Stored data entries:

=====

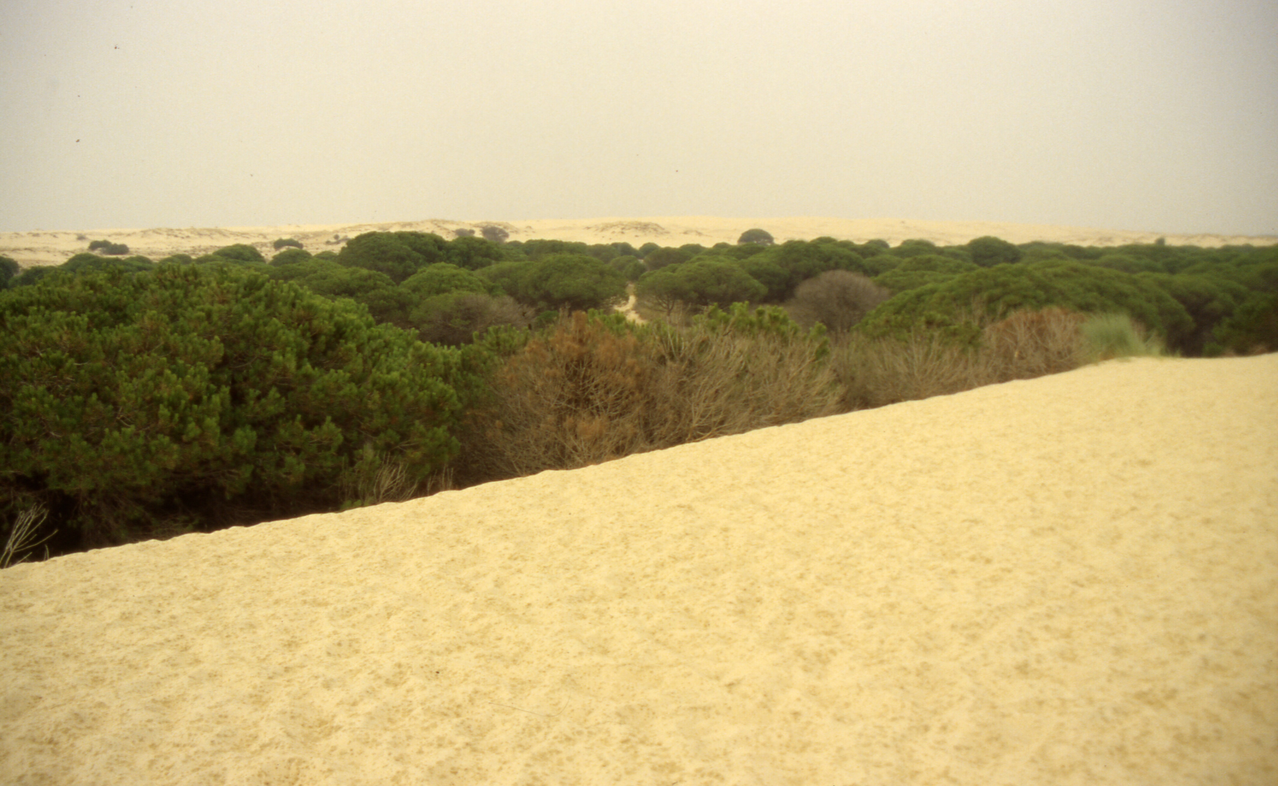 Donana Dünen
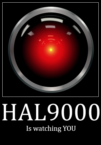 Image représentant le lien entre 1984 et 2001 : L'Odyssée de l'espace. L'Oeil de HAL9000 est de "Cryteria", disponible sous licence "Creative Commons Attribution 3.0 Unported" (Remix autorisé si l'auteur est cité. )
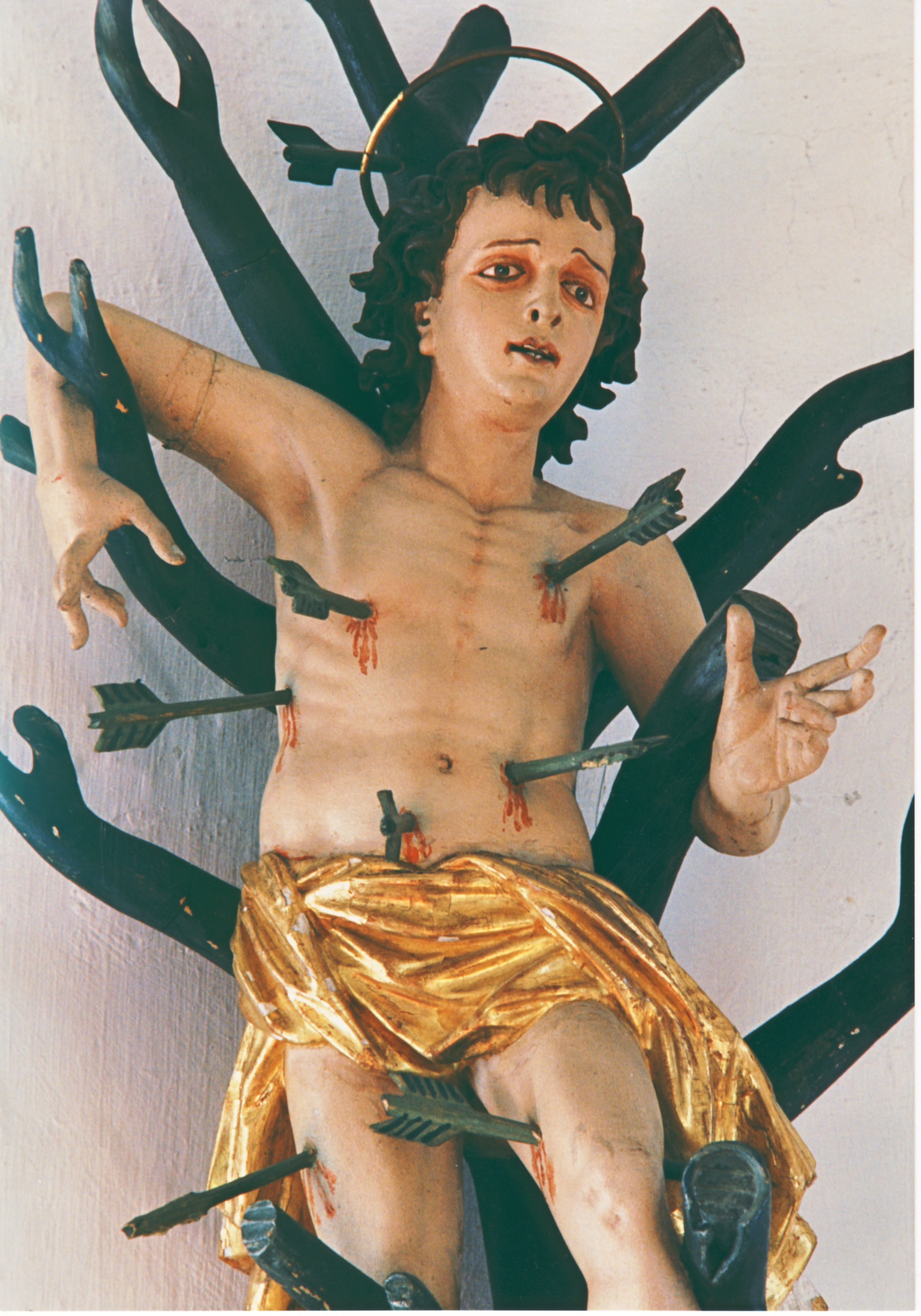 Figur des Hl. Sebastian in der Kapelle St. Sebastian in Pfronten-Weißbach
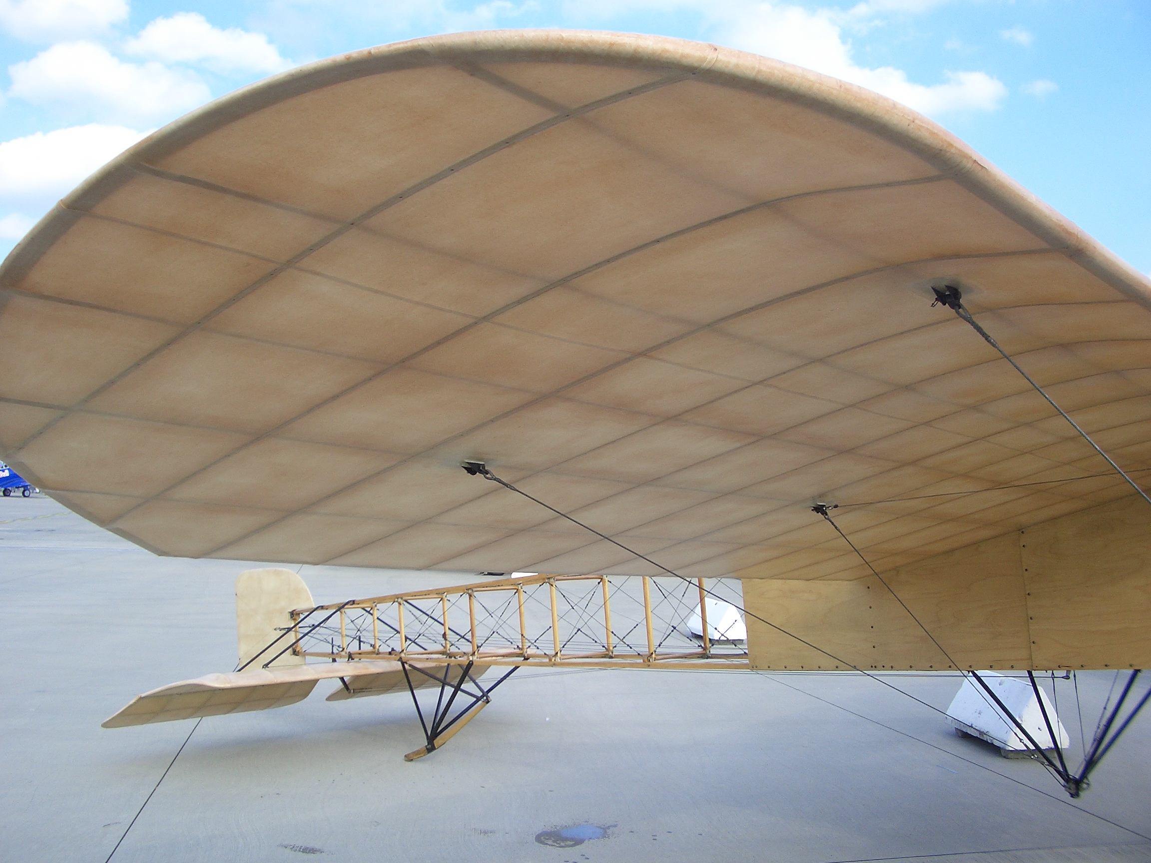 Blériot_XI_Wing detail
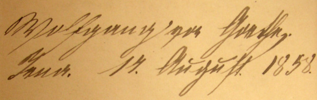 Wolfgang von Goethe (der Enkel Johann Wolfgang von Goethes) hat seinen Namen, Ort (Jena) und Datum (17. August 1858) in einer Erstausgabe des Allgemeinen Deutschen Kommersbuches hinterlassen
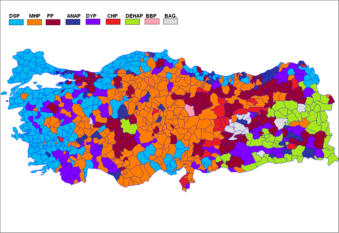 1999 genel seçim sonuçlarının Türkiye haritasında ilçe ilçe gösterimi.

=====

*WHAT THE TASK ASKS*: Give the records above again verbatim, pictures omitted.

*SOLUTION TO THIS EXERCISE*:
 Donana Dünen
 Image représentant le lien entre 1984 et 2001 : L'Odyssée de l'espace. L'Oeil de HAL9000 est de "Cryteria", disponible sous licence "Creative Commons Attribution 3.0 Unported" (Remix autorisé si l'auteur est cité. )
 Figur des Hl. Sebastian in der Kapelle St. Sebastian in Pfronten-Weißbach
 Blériot_XI_Wing detail
 Wolfgang von Goethe (der Enkel Johann Wolfgang von Goethes) hat seinen Namen, Ort (Jena) und Datum (17. August 1858) in einer Erstausgabe des Allgemeinen Deutschen Kommersbuches hinterlassen
 1999 genel seçim sonuçlarının Türkiye haritasında ilçe ilçe gösterimi.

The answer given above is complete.